Vsevolod III Yuryevich, or Vsevolod the Big Nest () (1154–1212), was Grand Prince of Vladimir from 1176 to 1212. During his long reign, the city reached the zenith of its glory.

Family
Vsevolod was the tenth or eleventh son of Yuri Dolgoruky (c. 1099 – 1157), who founded the town Dmitrov to commemorate the site of Vsevolod's birth. Nikolai Karamzin (1766 – 1826) initiated the speculation identifying Vsevolod's mother Helene as a Greek princess, because after her husband's death she took Vsevolod with her to Constantinople.

Vsevolod spent his youth at the chivalric court of the Komnenoi. On his return from the Byzantine Empire to Rus' in 1170, Vsevolod supposedly visited Tbilisi, as a local chronicle records that that year the Georgian king entertained his  nephew from Constantinople and married him to his relative, an Ossetian princess.

Reign
In 1173 two Smolensk princes captured Kiev (Kyiv), captured Vsevolod and briefly installed him on the throne. Ransomed a year later, Vsevolod took his brother Mikhalko's side in his struggle against the powerful boyars of Rostov and Suzdal. Upon Mikhalko's death in 1176, Vsevolod succeeded him in Vladimir. He promptly subjugated the boyars and systematically raided the Volga peoples, notably Volga Bulgaria. He installed puppet rulers on the throne of Novgorod and married his daughters to princes of Chernigov and Kiev.

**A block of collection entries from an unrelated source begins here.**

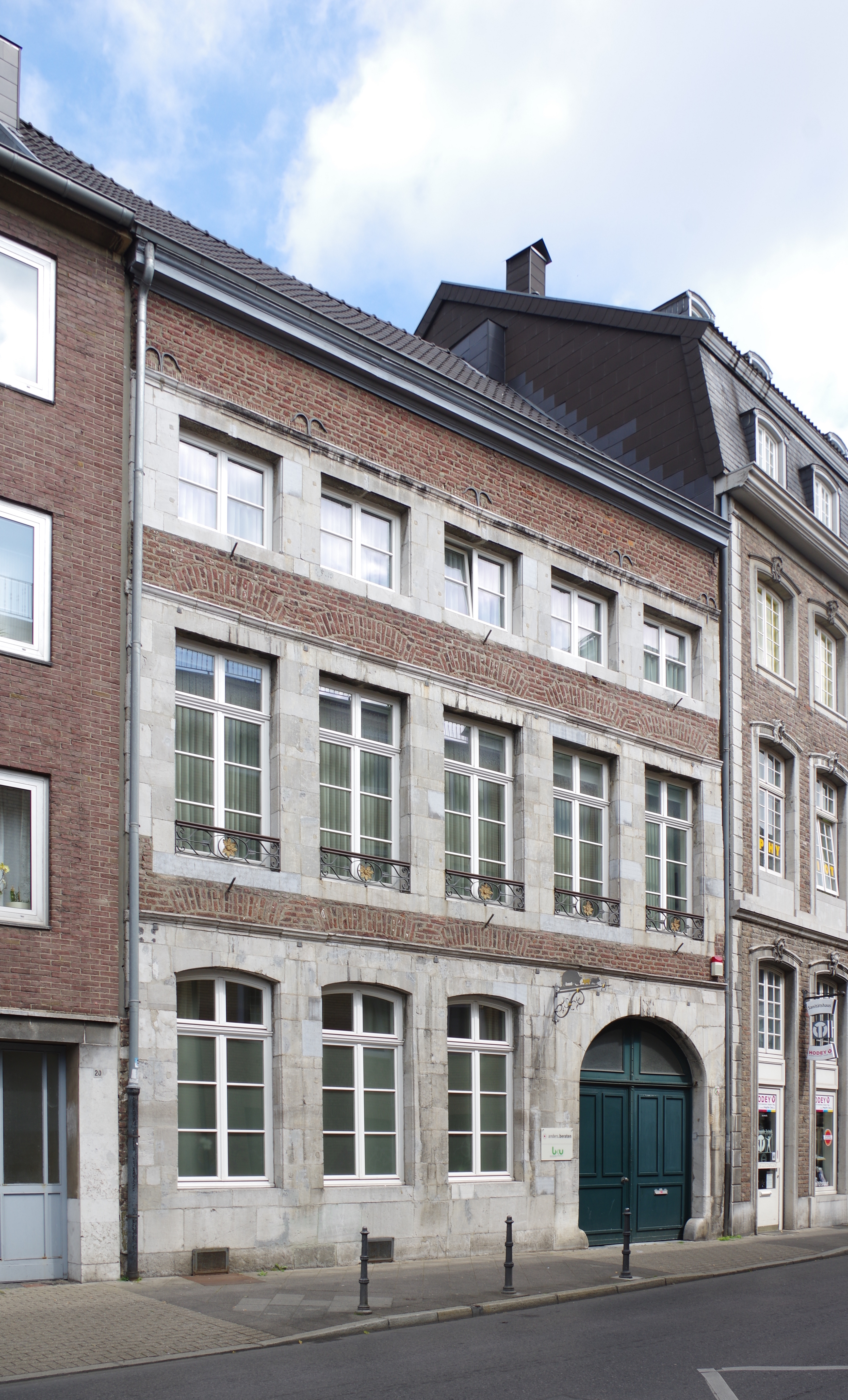 Aachen, Jakobstraße 18
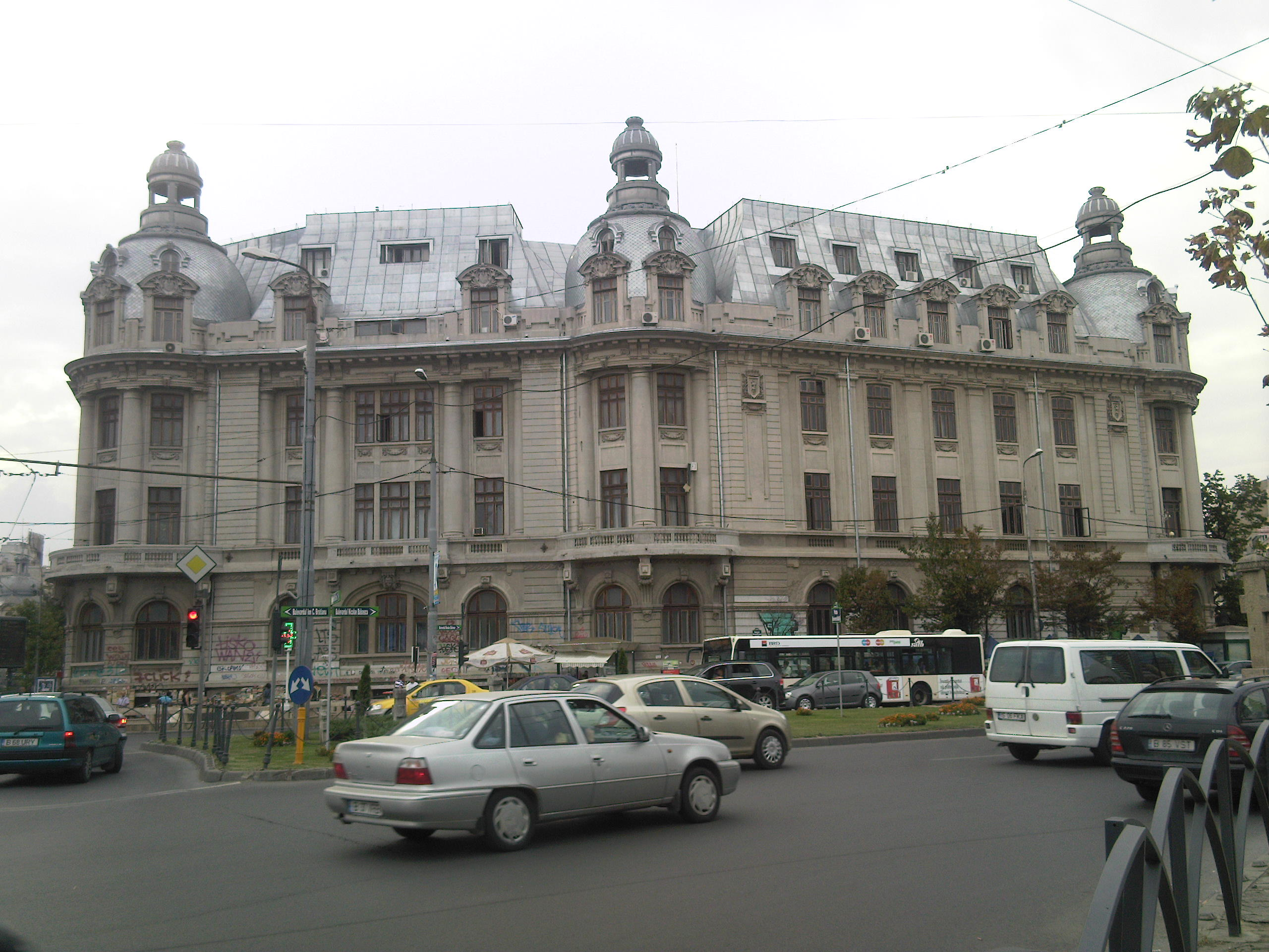 Universitatea București
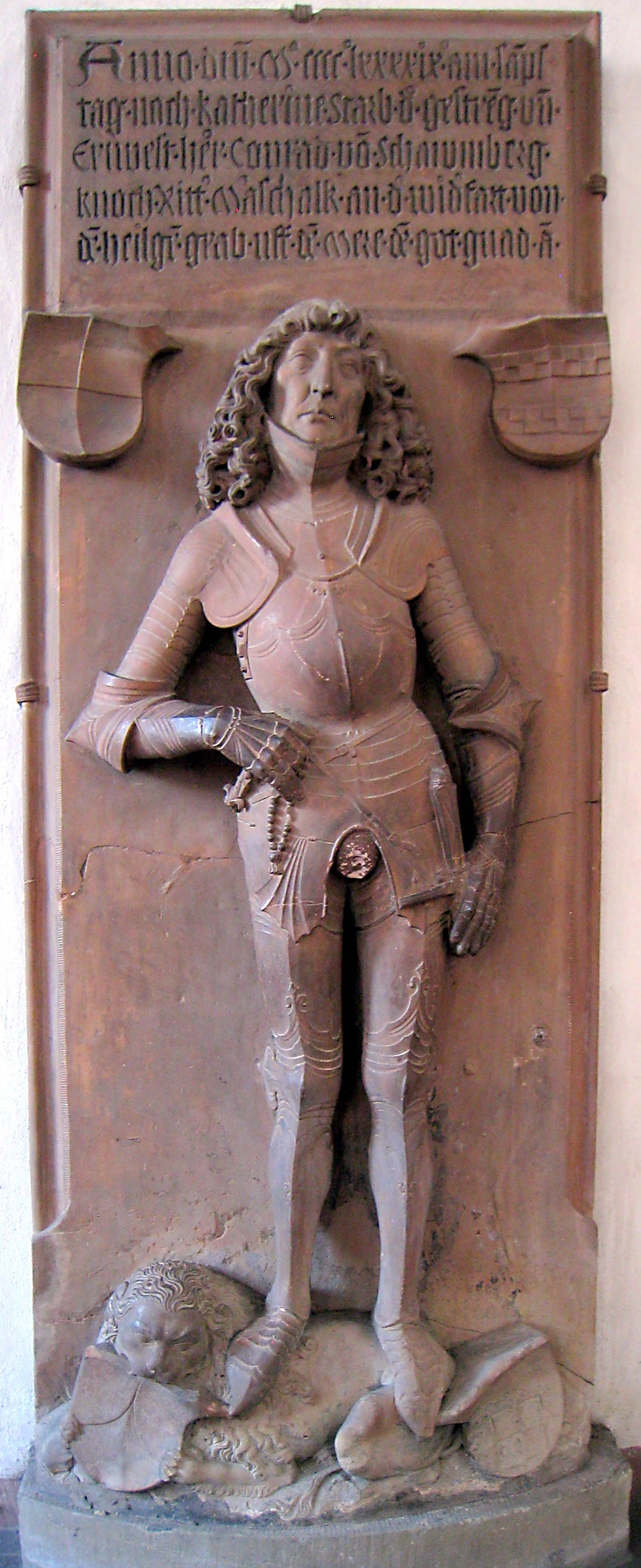 Memorial to Konrad von Schaumberg (d. 1499) by Tilman Riemenschneider, in Marienkapelle, Würzburg, Germany.
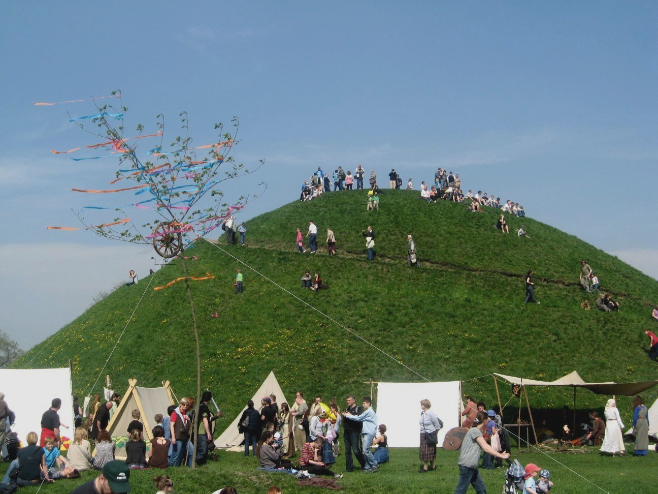 Rękawka pod Kopcem Krakusa
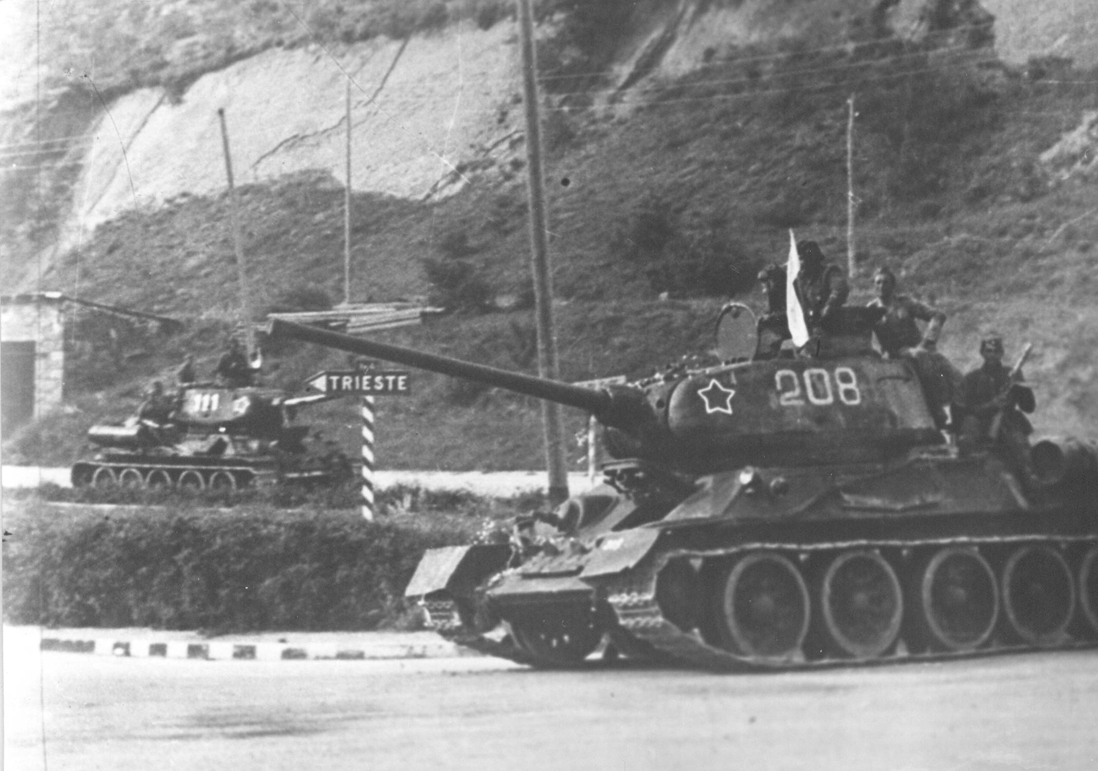 Tanka IV. armade prodirata v Trst
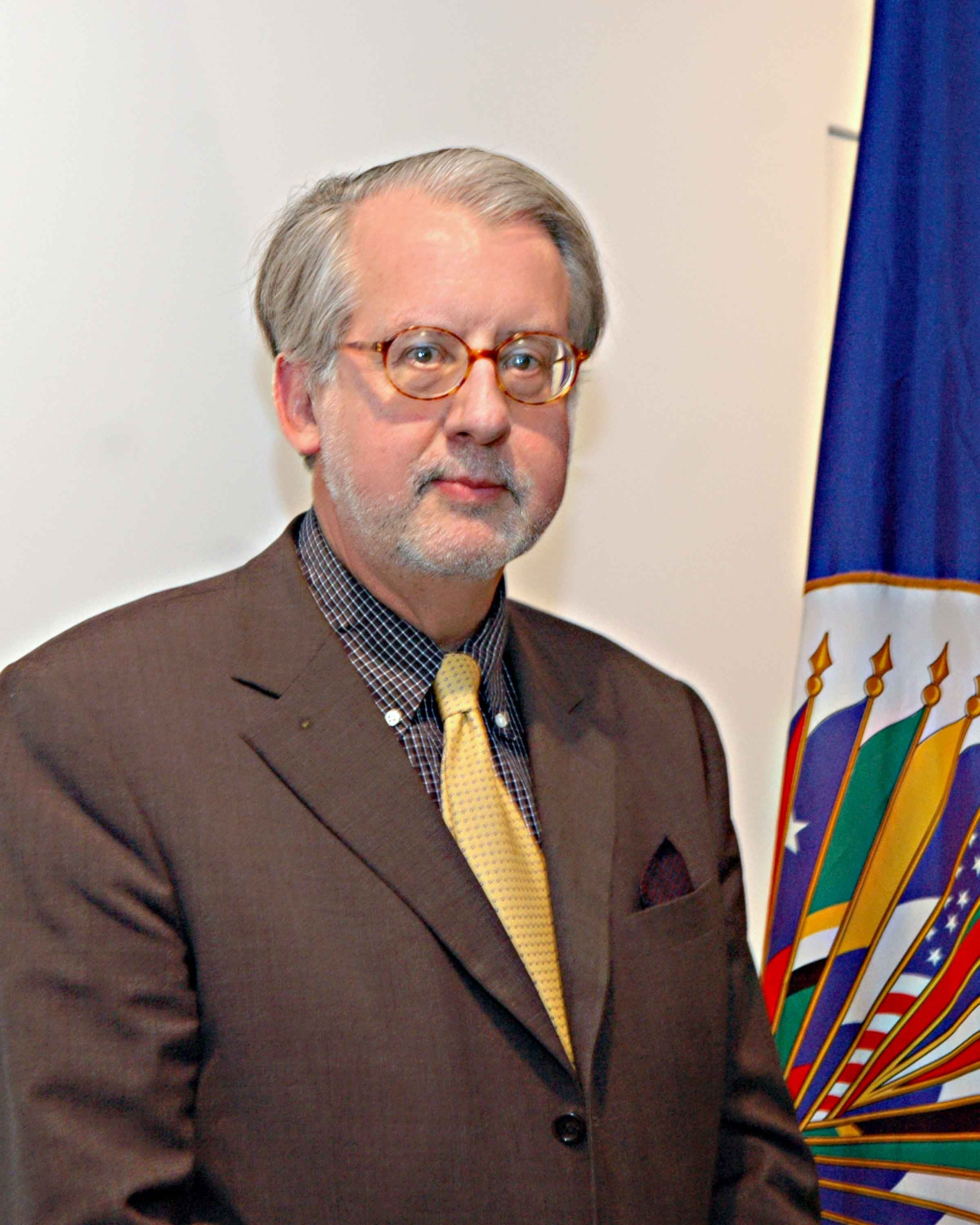 Paulo Sérgio Pinheiro fue elegido por la Asamblea General de la OEA celebrada en junio de 2003 e inició su mandato en la CIDH el 1 de enero de 2004. Fue reelegido en el 37º período ordinario de sesiones de la Asamblea General de la OEA, celebrada en junio de 2007, por un segundo período reglamentario de cuatro años, contados a partir del 1º de enero de 2008. Paulo Sérgio Pinheiro es profesor adjunto de relaciones internacionales en el Watson Institute de Brown University. Fue Relator Especial de las Naciones Unidas para Myanmar y para Burundi y fue nombrado por el Secretario General de la ONU como experto independiente para la elaboración del Estudio sobre la Violencia contra los Niños, presentado en 2006. Fue asimismo vicepresidente de la Comisión Internacional Humanitaria de Verificación en Berna, Suiza, y participó en misiones de observación de derechos humanos en Argentina, Chile, Haití, Perú, Paraguay, Togo y Timor Oriental, entre otros países. Ha dictado clases en diversas universidades, incluyendo Universidad de Sao Paulo en Brasil, Oxford en Gran Bretaña, Notre Dame y Columbia en Estados Unidos, y École des Hautes Études en Sciences Sociales en París, Francia. Ha publicado cientos de ensayos, artículos y libros sobre derechos humanos.

Vsevolod showed little mercy to those who disobeyed his commands. In 1180 and 1187 he punished the princes of Ryazan by ousting them from their lands. In 1207 he burnt to the ground both Ryazan and Belgorod. His military fame spread quickly. The Tale of Igor's Campaign, thought to be written during Vsevolod's reign, addresses him thus: "Great prince Vsevolod! Don't you think of flying here from afar to safeguard the paternal golden throne of Kiev? For you can with your oars scatter in drops the Volga, and with your helmets scoop dry the Don."

But Kievan matters concerned Vsevolod little in the latter part of his reign. He concentrated on building up his own capital, Vladimir. His Ossetian wife, Maria Shvarnovna, who devoted herself to works of piety and founded several convents, was glorified by the Russian church as a saint. By her Vsevolod had no fewer than fourteen children, thus earning for himself the sobriquet Big Nest. Four of them, Konstantin, George, Yaroslav and Sviatoslav, succeeded him as Grand Dukes of Vladimir. He died on 12 April 1212 and was buried at the Assumption Cathedral in Vladimir.

Marriage and children
Vsevolod married first Maria, whose origins are disputed. She has been variously identified as Ossetian, Alan and Moravian. They had at least fourteen children:

Sbyslava (Pelagia) Vsevolodovna (born 26 October 1178).
Vseslava Vsevolodovna. Married Rostislav Yaroslavich, Prince of Snovsk. He was a son of Yaroslav II Vsevolodovich, Prince of Chernigov. His paternal grandfather was Vsevolod II of Kiev.
Verchoslava Vsevolodovna. Married Rostislav II of Kiev. 
Konstantin of Rostov (18 May 1186 – 2 February 1218). 
Boris Vsevolodovich. (c. 1187–1238). 
Gleb Vsevolodovich (d. 29 September 1189). 
Yuri II of Vladimir (1189 – 4 March 1238). 
Yaroslav II of Vladimir (8 February 1191 – 30 September 1246). 
Helena Vsevolodovna (d. 1204). 
Vladimir Vsevolodovich, Prince of Yuryev-Polsky (25 October 1192 – 6 January 1227).
Sviatoslav III of Vladimir (27 March 1196 – 3 February 1252).
Ioann Vsevolodovich, Prince of Starodub (28 November 1197 – after 1247). 
Anna Vsevolodovna. Married Vladimir, Prince of Belgorod (d. 1239). 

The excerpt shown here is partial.